It's still snow here and tonight the light rain has turned the street into a skating rink. I'm not driving on that. There are signs of melting so maybe, soon, life can get back to normal.
So I've been browsing and I keep coming up against the question 'can it be too cold to snow?'
The obvious answer is - if it could, there'd be no snow in the Arctic or the Antarctic. So it can't. And yet the pseudoeducated keep coming up with 'Yes it can'. Their argument is that at sub-zero temperatures, the air cannot hold enough moisture to produce any precipitation.
*sigh*
It's partly true, and that's why it rains/snows. The argument requires a static system and we don't have one. Air moves about. The technical term for this is 'wind'. In warmer regions, air picks up moisture. When moisture-laden air moves into colder regions, the moisture drops out. Depending on the temperature of the colder region, it could drop out as clouds, rain, snow or hail. Warm and cold are relative terms so the moisture content of air at zero degrees will drop out if the air cools to negative degrees. All that matters is the difference in temperature, not the absolute temperature itself.

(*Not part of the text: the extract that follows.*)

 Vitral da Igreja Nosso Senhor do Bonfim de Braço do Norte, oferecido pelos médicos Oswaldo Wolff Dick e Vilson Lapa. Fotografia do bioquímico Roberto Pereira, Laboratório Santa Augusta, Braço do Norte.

So the argument that cold air can't hold moisture is not a justification of the 'too cold to snow' myth. It's an explanation of why snow (and rain) happens at all. Warm wet air comes into a colder region and the moisture it contains precipitates. That's how come it can snow in Antarctica at temperatures in double figures below zero.

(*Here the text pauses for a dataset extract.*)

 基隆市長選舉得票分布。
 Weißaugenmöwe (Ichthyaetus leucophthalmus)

It cannot be too cold to snow. It all depends on whether incoming air was warmer before it arrived.
The other thing I found was centrifugal force, which I was told at school was a myth.
Perhaps not.
2 comments:
Hmm. Well. I'm no scientist, but I did live in the Rocky Mountains of Colorado for 20 years where it snows 9 months out of the year. I've seen it snow on the 4th of July twice (and we're talking the northern hemisphere, not the southern). I'm not saying that it can't snow if the temperature drops to a certain point, but I can say it rarely did. If the temperature fell much below 30 degrees Fahrenheit, as a general rule, it did not snow.ba
SW- you lived where it snowed that much? It would drive me insane!
Depends on the terrain. If there's no source of warmer air coming in, then the cold can't make it lose its water. So the 'too cold to snow' can be both true and not true, depending on individual conditions.
It can't work in the UK because we're a little island surrounded by water. Often described as 'the rainy islands at the edge of Europe'.
Something drops out of the sky most days here. I haven't seen a dry patch of ground for months.